You also had a spell wrestling with TNA, they have gone in the opposite direction and have emphasised the term wrestling – what are your thoughts on that?

I kind of have mixed feelings about it, I think Impact Wrestling is such a great name, but TNA has been around since 2002 and it’s 2011 now, that is nine years. So for nine years they’ve been pushing this TNA brand and quite frankly it didn’t work, because if it worked they would have stuck with the name.

They’re doing the best they can and I’m happy that they are still around because I have friends down there that are making a living off wrestling and that’s the goal of every wrestler – so I think its great the exist and I think its great my friends have a place to work.


You are now currently working with the Insane Clown Posse and JCW –how does JCW compare with the WWE and TNA?

I have been wrestling for little over nine years now and I’m having the most fun in my career right now at this time in JCW. I love being on the independent scene and being my own boss. I think as a fan of wrestling JCW is something I would watch and it feels good to be a part of that because the characters are so great, the storylines are every entertaining and it’s just a fun show to watch.

As a performer in JCW it’s amazing because I have creative freedom, I work for the Insane Clown Posse and they’re the guys running it. If I have an idea or if I want to do something I go directly to them and pitch them the idea and nine times out of ten we will either run with it or we’ll tweak it a little bit to make it better then run with it.

It is so amazing to get the chance to let my talent shine through and doing a little more on top of that instead of just being told what to do like a robot, like I was in other companies. It’s really good on a personal level to have that creative freshness integrated into the product and quite frankly I’ve never been happier.

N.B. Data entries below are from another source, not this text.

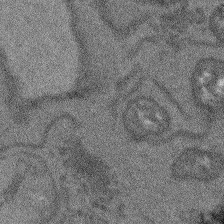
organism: Arabidopsis thaliana
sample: Root tip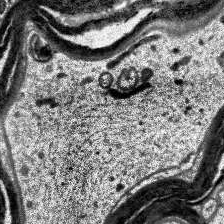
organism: Human
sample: Temporal Lobe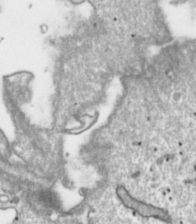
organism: Toxoplasma gondii
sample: Parasites in a vacuole inside a host cell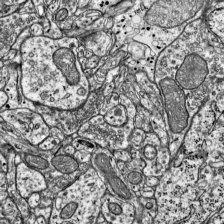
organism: Mouse
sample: Visual Cortex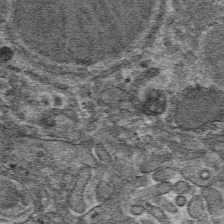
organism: Mouse
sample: Mouse hepatocytes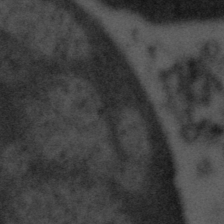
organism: Tuwongella immobilis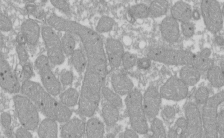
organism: Xenopus
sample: Cilia; centrioles in frog embryo cells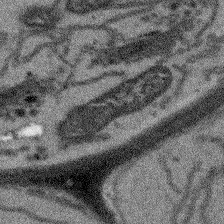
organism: Arabidopsis thaliana
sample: Root tip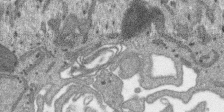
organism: Human
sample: Lung epithelial cells infected with SARS-CoV-2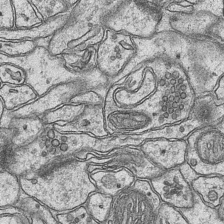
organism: Mouse
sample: CA1 Hippocampus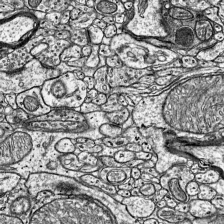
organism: Mouse
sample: Visual Cortex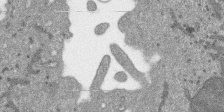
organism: Human
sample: Lung epithelial cells infected with SARS-CoV-2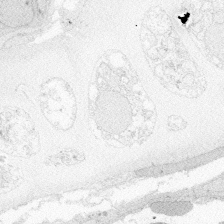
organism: Zebrafish
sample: Whole-Brain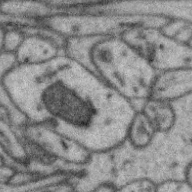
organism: Zebra finch
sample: Brain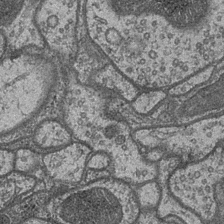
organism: Drosophila
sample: Optic medulla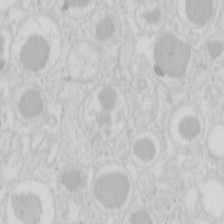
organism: Mouse
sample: Pancreas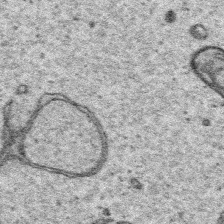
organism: Platynereis dumerilii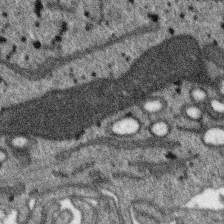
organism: Human
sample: Lung epithelial cells infected with SARS-CoV-2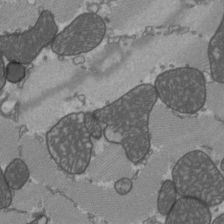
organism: C57BL Mouse
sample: Heart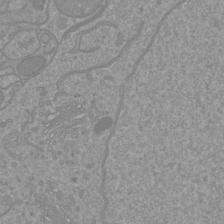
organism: Mouse
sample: Cortical neurons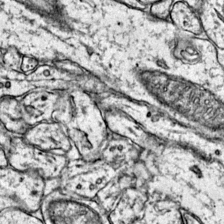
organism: Mouse
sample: Primary visual cortex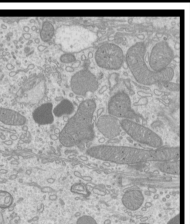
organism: Mouse
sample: Cilia; mouse epididymis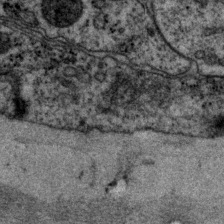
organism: P. pacificus
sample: Pharynx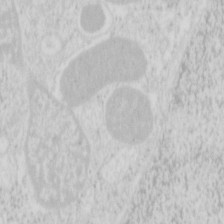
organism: Mouse
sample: Pancreas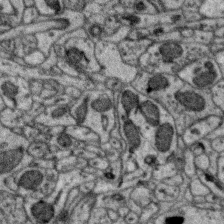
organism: Zebra finch
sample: Brain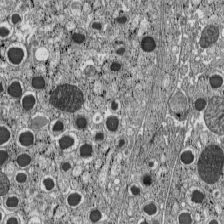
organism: C57BL Mouse
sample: Pancreatic islet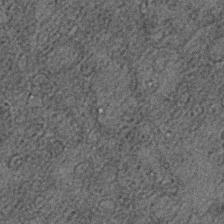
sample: Trachea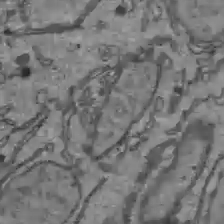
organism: C57BL Mouse
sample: Liver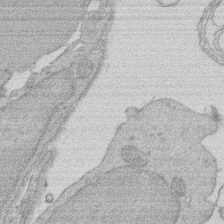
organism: Rat
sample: Salivary granule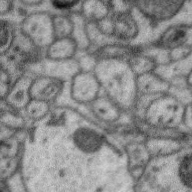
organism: Zebra finch
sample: Brain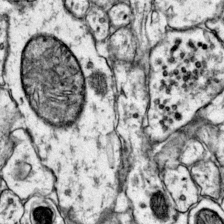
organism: Mouse
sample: Primary visual cortex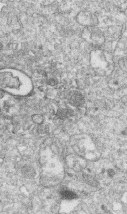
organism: Human
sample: HeLa cell HIV synapse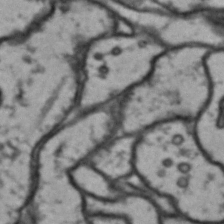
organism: Drosophila
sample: Brain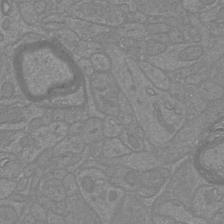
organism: Mouse
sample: Cortical neurons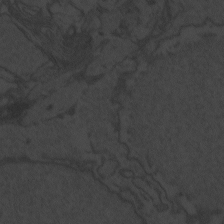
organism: Zebrafish
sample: Macrophage infected with Toxoplasma gondii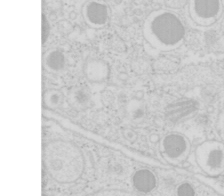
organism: Mouse
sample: Pancreas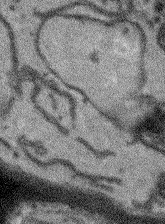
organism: Arabidopsis thaliana
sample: Root tip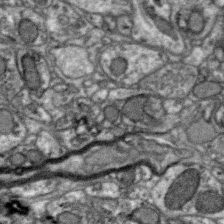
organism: Zebra finch
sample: Brain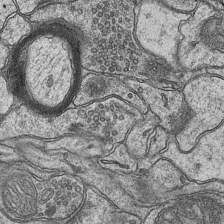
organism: Mouse
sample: CA1 Hippocampus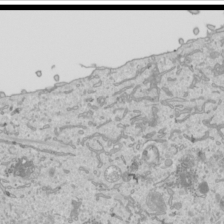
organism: Human
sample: Mitochondria in HCT116 cells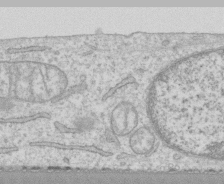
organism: Human
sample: CRL-1474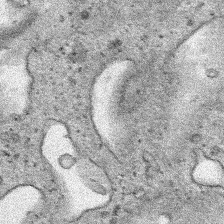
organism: Human
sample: Mitochondria in HCT116 cells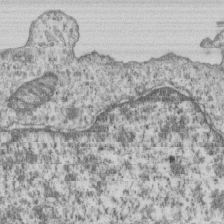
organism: Human
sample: MDA-MB-231 cells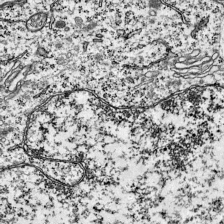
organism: Mouse
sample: Visual Cortex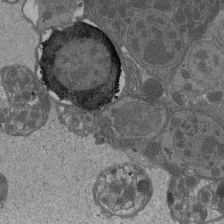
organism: Drosophila
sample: Antenna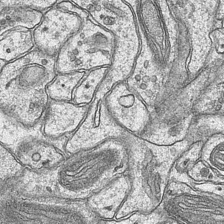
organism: Mouse
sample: CA1 Hippocampus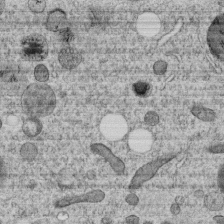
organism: C. elegans
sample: C. elegans embryo early stage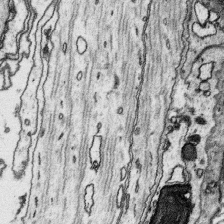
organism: Platynereis dumerilii
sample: Parapodia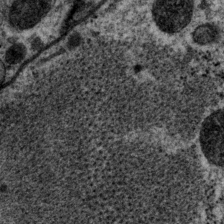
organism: P. pacificus
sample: Pharynx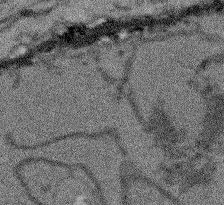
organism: Arabidopsis thaliana
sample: Root tip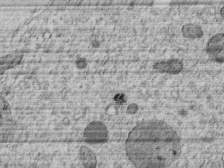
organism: C. elegans
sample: C. elegans embryo early stage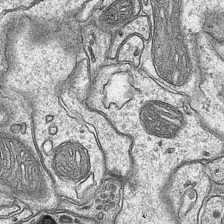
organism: Mouse
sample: CA1 Hippocampus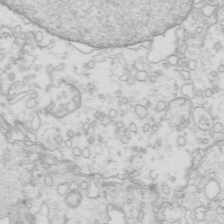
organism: Mouse
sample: Multiciliated cells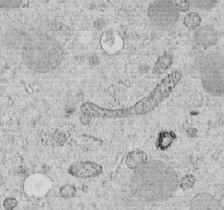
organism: C. elegans
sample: C. elegans embryo early stage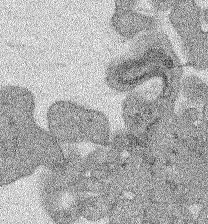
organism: Human
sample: HeLa cells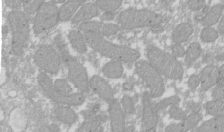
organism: Xenopus
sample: Cilia; centrioles in frog embryo cells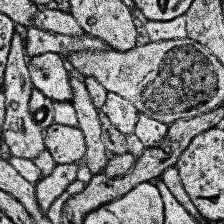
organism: Human
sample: Temporal Lobe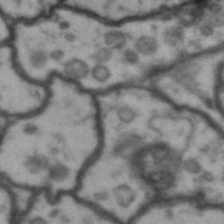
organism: Drosophila
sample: Brain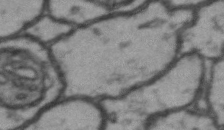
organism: Drosophila
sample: Brain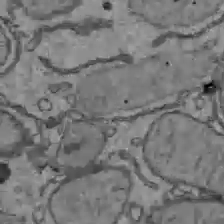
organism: C57BL Mouse
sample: Liver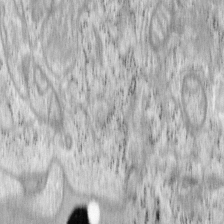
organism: Human
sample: HeLa cells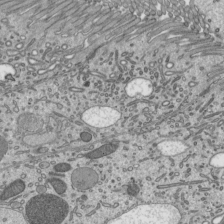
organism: Mouse
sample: Mouse epididymis efferent ductule cilia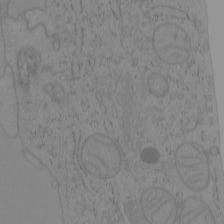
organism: Human
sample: HeLa cells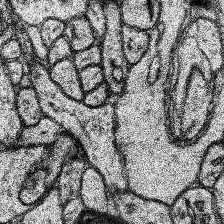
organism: Human
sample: Temporal Lobe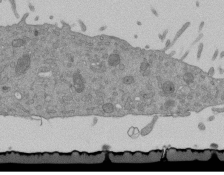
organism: Mouse
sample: ED-1 cell nuclei; centrioles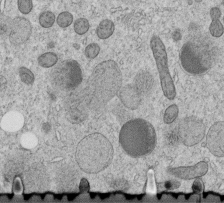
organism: C. elegans
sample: C. elegans embryo early stage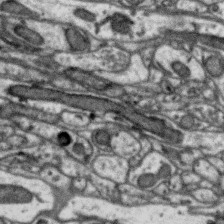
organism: Zebra finch
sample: Brain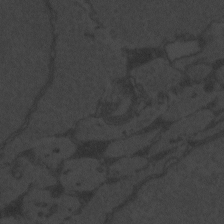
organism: Zebrafish
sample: Macrophage infected with Toxoplasma gondii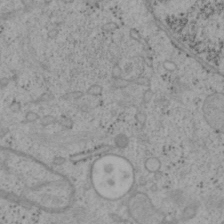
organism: Human
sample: HeLa cells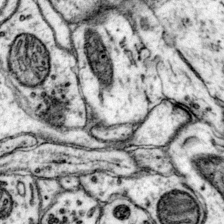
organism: Mouse
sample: Primary visual cortex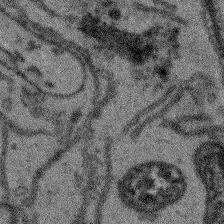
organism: Arabidopsis thaliana
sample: Root tip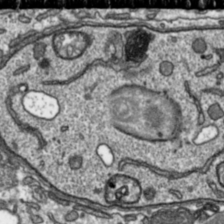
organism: Toxoplasma gondii
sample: Parasites in a vacuole inside a host cell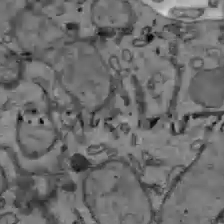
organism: C57BL Mouse
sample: Liver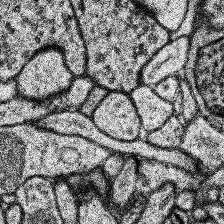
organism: Human
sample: Temporal Lobe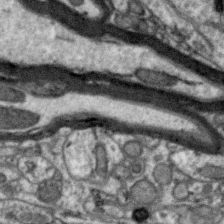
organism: Zebra finch
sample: Brain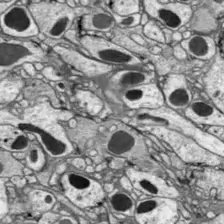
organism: Drosophila
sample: Optic lobe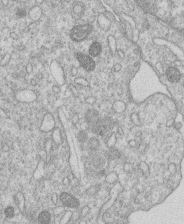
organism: Human
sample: Macrophage cells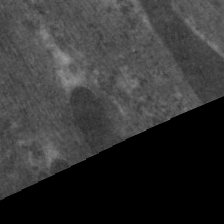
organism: C. elegans
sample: Pharynx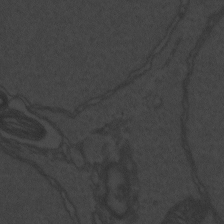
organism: Zebrafish
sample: Macrophage infected with Toxoplasma gondii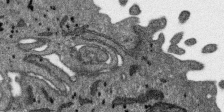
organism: Human
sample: Lung epithelial cells, uninfected (mock) control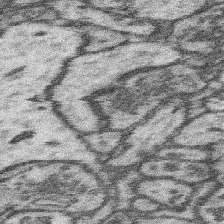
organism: Mouse
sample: Somatosensory cortex neuropil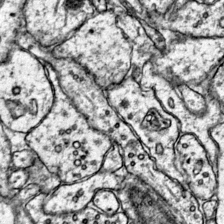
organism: Mouse
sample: Primary visual cortex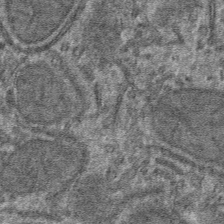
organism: Mouse
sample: Mouse hepatocytes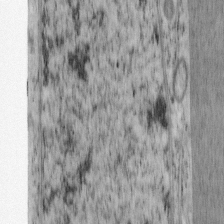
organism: Human
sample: HeLa cells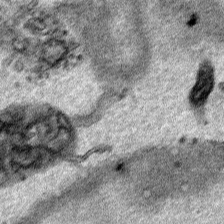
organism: Human
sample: Mitochondria in HCT116 cells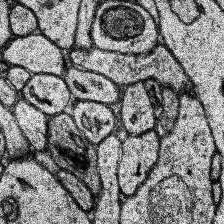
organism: Human
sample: Temporal Lobe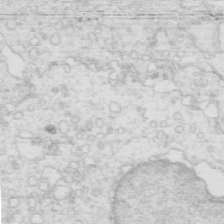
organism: Mouse
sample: Multiciliated cells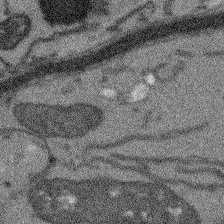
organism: Arabidopsis thaliana
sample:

JCW currently have a number of recognisable faces, including Vampiro, Sabu, Raven, Eugene, Rob Conway, Colt Cabana and Rhino – what is it like working with those guys?

I love it, it’s my favourite locker room, sitting next to me I have Jimmy Jacobs, who I think is the most under rated talent out there and my best friend. Sitting across from me I have Eugene and next to him is Rhino, The Sandman and Vampiro. Everybody in the locker room is so cool.

I certainly respect all of the old ECW guys, because ECW was booming so much at a time during my teenage years, so they really appeal to a young man like myself who felt like an outsider.

I’m currently in a tag team with Eugene, which I just think is a perfect match – Eugene can do what I can’t do physically and then I do what Eugene can’t do mentally, so it’s just a perfect match.

At the start you mentioned wrestlers you grew up idolising – since becoming a professional wrestler with a disability, have you had people come up to you that you have inspired?

Yes! And that is the best part of what I do – in addition to wrestling I also go around to schools and hospitals and I share my life story with children with disabilities. Doing things like that are so rewarding and that is another reason why I love independent wrestling because I can go out there and have the same high calibre match that you see on TV but then after the match I can meet all the fans and talk to them and it’s really personal – its just really spiritually fulfilling to be able to do what I do and be where I’m at.

Finally Zach, do you think we will ever see you back in either TNA or the WWE someday?

I don’t know, and I don’t want to give you a vague answer like anything could happen because I’m sure that’s what everybody says. There have been discussions in the past with both companies and the thing is right now I don’t have any interest at this time, but that could change tomorrow, it could change next year, I don’t know. At this present time I have no interest in going to the WWE, I’m 28-years-old and I can’t imagine being on the road four or five days a week. I enjoy being my on boss and doing other projects outside of wrestling and if I go back to WWE then WWE becomes my life, and that’s not a bad thing for certain people but for me at this time I really enjoy going out there and doing my public speaking and I’m halfway through writing my autobiography – I like having my hands in lots of different things and if I was in WWE right now I would have no control over that.